28 Jun 2022

Kilkenny retains top ten spot in latest IBAL litter survey

Kilkenny retains top ten spot in latest IBAL litter survey

The River Nore flowing through Kilkenny

The latest survey by Irish Business Against Litter (IBAL) shows Kilkenny retaining its 'Cleaner than European Norms' status, rising to 8th in the ranking of 40 towns and cities. 

The An Taisce report acknoweldged the fact that Kilkenny is consistently high-ranking and noted that this 'takes a lot of work on the part of many within the community'. 

"All approach roads got the top litter grade, creating a positive first impression," the report stated. 

"This high standard was maintained for many of the remaining sites surveyed, including the Train Station (Exterior and Interior), the Riverside Walk and Parliament Street – the latter scored well, despite plenty of activity within."

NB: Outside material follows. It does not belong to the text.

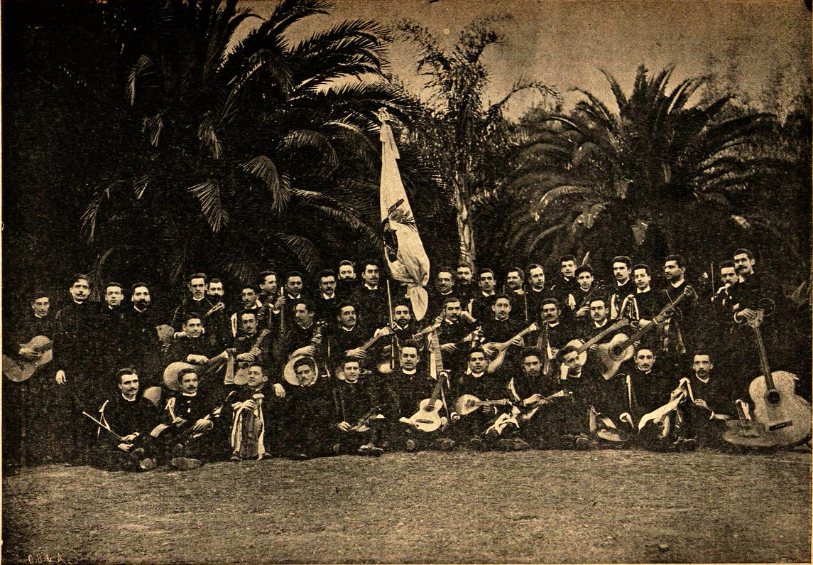 A Tuna Académica de Lisboa - publicado em: Branco e Negro, nº 7, 17 de Maio de 1896

The study reveals PPE litter is on the decrease, but the prevalence of coffee cups on our streets warrants action such as a levy, according to IBAL.

Two-thirds of the 40 towns and cities surveyed were found to be clean, among them Naas, which retained its position atop the rankings.

Overall litter levels showed a decrease on last year, with a dramatic fall of 50% in the number of sites within towns deemed to be ‘litter blackspots’.

The prevalence of PPE masks fell sharply compared to the previous survey, present in 17% of sites examined, compared to 32% in 2021.

There was also a fall-off in alcohol-related litter, which contributed to an improvement in the state of public parks, 80% of which were clean.

Recycle centres were also cleaner. However, coffee cup litter remained high, evident in one quarter of all sites surveyed. 

“The findings bear out the need for action on coffee cups,” contends IBAL spokesperson Conor Horgan.

“We must disincentivise the use of paper cups – even compostable or recyclable ones – as too many of them are ending up on the ground. In the light of our survey, the Government move towards a levy makes a lot of sense.”

The survey suggests that Ireland is seeing a return to normality post-Covid.

“With cleaning schedules back to normal, less PPE litter and less alcohol consumption outdoors, litter levels have fallen," Horgan added.

"However, despite improvements, the centres of our main cities are still littered at a time when we are welcoming our peak tourist numbers. There is a price to be paid for that."